The Women’s Bureau, charged with the responsibility of promoting
the welfare of women as gainful workers at each turn of the economic
cycle, today not only is advocating the maintenance of good stand­
ards in their places of employment, but is vitally concerned with the
building up and safeguarding of satisfactory living standards for
women in communities with defense impacts. For example, the
Bureau stresses particularly the importance of adequate housing and
wholesome recreation for women and girls, many of whom are at
work away from home and family for the first time.
There is always the grave possibility that in a crisis like the present
the supreme elfort to turn out war equipment with phenomenal speed
may divert attention from these matters. However, in a time of
stress and strain comfortable living arrangements and the right kinds
of recreation become doubly urgent. They are essential safety valves
for fatigued bodies and frayed nerves. They help to maintain health
and morale. And of equal or greater importance in the grave emer­
gency, adequate facilities to guarantee to wage-earning women a
well-rounded, healthful, normal existence are essential to production.
It has been proved beyond question that unsatisfactory working and
living conditions are direct causes of a decrease in output and an
increase in labor turn-over, neither of which can be tolerated under
the war program, and that inferior food militates against the health
of workers that is one of the greatest assets in the war effort. Satis­
factory conditions will maintain women’s morale as citizens and as
the mothers and homemakers of the Nation, and thus help to build
up our inner defenses.
Women workers have certain needs and interests somewhat different
from those of men that should be taken into account in the planning
and carrying out of the emergency community program. Thus con­
ditions acceptable to men are not necessarily adequate for women.
Also, many women are found in the low-income brackets and have at
all times striking needs for low-cost facilities for living and leisure­
time pursuits. But now when large numbers of girls and young
women have been drawn from their normal home environment into
new localities, into suddenly expanded or greatly congested areas,
the need is doubly challenging. Thus it is imperative that many
women, whether temporary or permanent residents in industrially
inflated communities, be given opportunity for the best possible social
and economic adjustments during this emergency period.
Varied Needs of Women.
Meeting the requirements for women workers along the lines of
housing, recreation, and other matters related to their health and
social welfare calls for a many-sided program.
The problems as well as the solutions vary according to the several
types of defense areas. These divide into the following main classes:
1. Large cities, which have many facilities, diversified but inadequate
because of the expanded population.



2. Smaller cities and towns where existing facilities were or still are few,
undiversified, and wholly inadequate for a suddenly increased popu­
3. Sparsely settled and hitherto undeveloped areas converted within a few
months into manufacturing centers, into which large numbers of indus­
trial workers and service employees have been brought but which are
totally devoid not only of facilities for normal living but of essential
businesses and trades.
4. The suddenly expanded or newly developed environs of military camps
and forts, which have inadequate facilities to meet not only certain
needs of the men in service but the varied needs of large numbers
of workers, particularly women, brought into the area by the mushroom
growth of service industries.

Varied also are the types of women workers requiring accommoda­
tions for living and opportunities for leisure-time pursuits. Some of
the women are employed in private factories and engaged on produc­
tion of war materials of different kinds, many on monotonous, repeti­
tive, tedious, difficult, and sometimes dangerous processes. Some
women are employees of the United States in the Navy and War De­
partments and assigned to duty at military reservations, posts, or
bases. Then there are the nurses with the armed forces and the
workers in Government arsenals. Other women are employed in
many of the congested areas as white-collar workers and in service
trades, not all on so-called defense jobs but affected nonetheless by
the emergency impacts. As many of the women are low paid and
unable to meet rising costs of living, their need of the benefits of lowcost housing projects and recreation facilities is particularly acute.
In many situations a serious hardship for women is the lack of
satisfactory or conveniently located eating facilities, even where
effort is being made to house workers.
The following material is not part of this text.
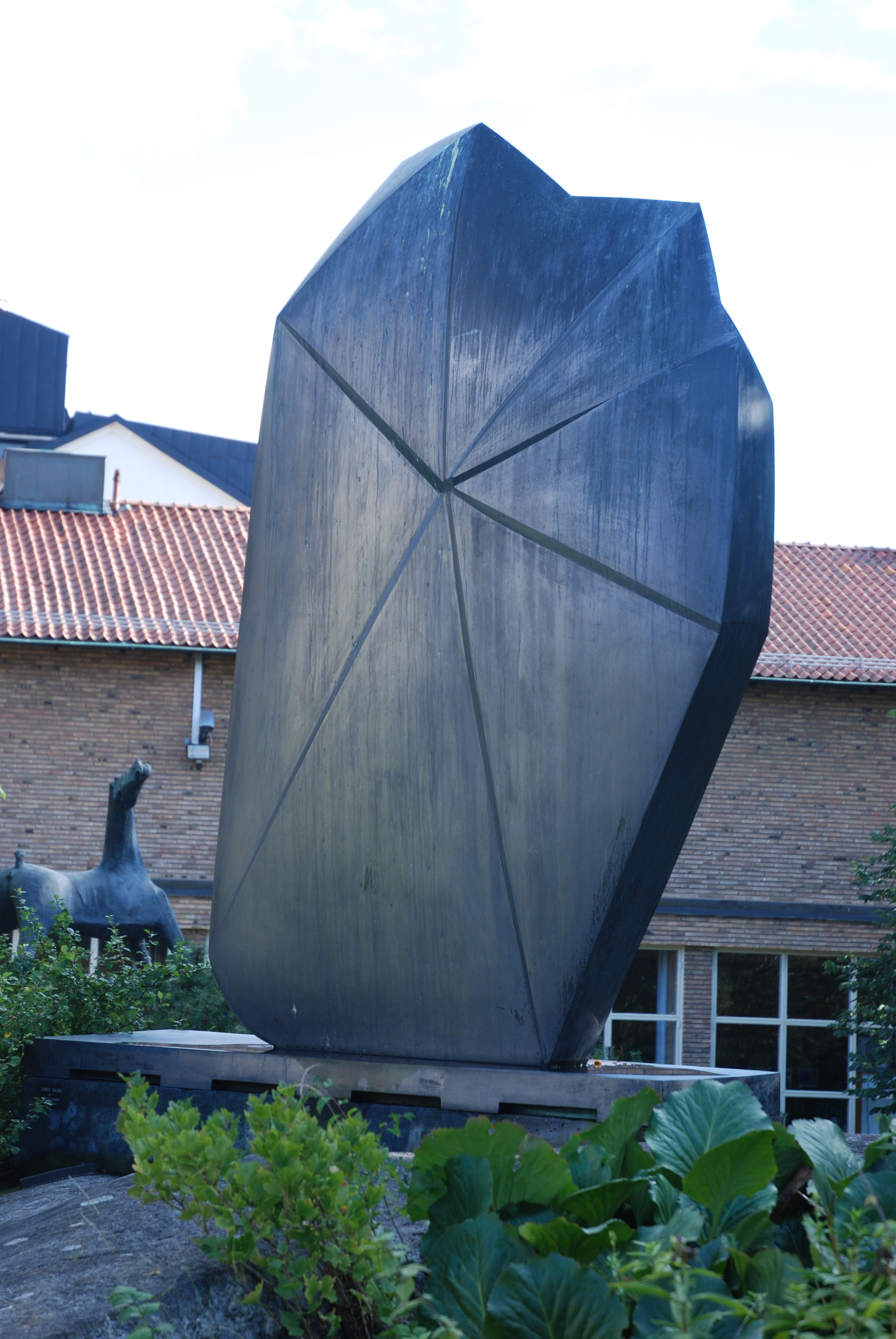 Emile Gilioli´s Klocktorn, Marabouparken, Sundbyberg, sweden

In such places also the im­
portant question of wholesome recreation may be receiving scant, if
any, attention.
Another emergency problem for a considerable number of women
is long-distance commuting, which takes its toll in wear and tear and
allows the commuters no time for relaxation or diversion.
These living and leisure-time needs of women workers vary in many
cases with such personal factors as age, marital status, race, religion
in some instances, and other requirements. The needs must be con­
sidered in relation to such working conditions as occupations, wages,
time and length of work shifts, location of the place of employment,
and transportation facilities to and from work.
Need for Standards.
With such a variety of communities and of women workers calling
for programs to be planned and shaped specifically to widely diverg­
ent situations, no single pattern can be established for all localities.
But the Women’s Bureau has formulated certain general standards
and policies, certain desirable procedures, in regard to the following

Information on community facilities, and so forth.
Health and medical care.
Special social problems.

449135°—42------ 2



Even the outlining of these general standards may prove useful as
a guide to those responsible for adapting recreation and housing pro­
grams to local conditions. The most desirable plans for the com­
munity at its peak of activity may be wholly different from the pat­
tern that must be followed to help women workers become adjusted
while developments are still in the early or incomplete stages.
In each community of the types described a survey should be made
of conditions and needs of women workers in the area. Such facts
compiled by the agency responsible for the investigation point out the
kinds of policies and procedures to be followed, that is, the remedial
measures that must be taken to bring about improvement in certain
community facilities essential to safeguard the women workers’
In a number of areas a survey has already been made by various
agencies, Federal, State, or local. Thus in any community where an
agency or other authority may feel the need of information on local
conditions, a check should be made to ascertain whether such data
have already been compiled by an agency and are available from such
For example, the Women’s Bureau has made a survey in a number
of communities, and is planning additional ones, as to the adequacy of
local facilities, of the types under consideration, to meet women’s
During the course of the survey the Bureau has consulted various
agencies and interests in the community as to possible improvements
and in its follow-up program has advised with those agencies—private
or public, Federal, State, or municipal, National or local—that are
best qualified to implement the Bureau’s recommendations.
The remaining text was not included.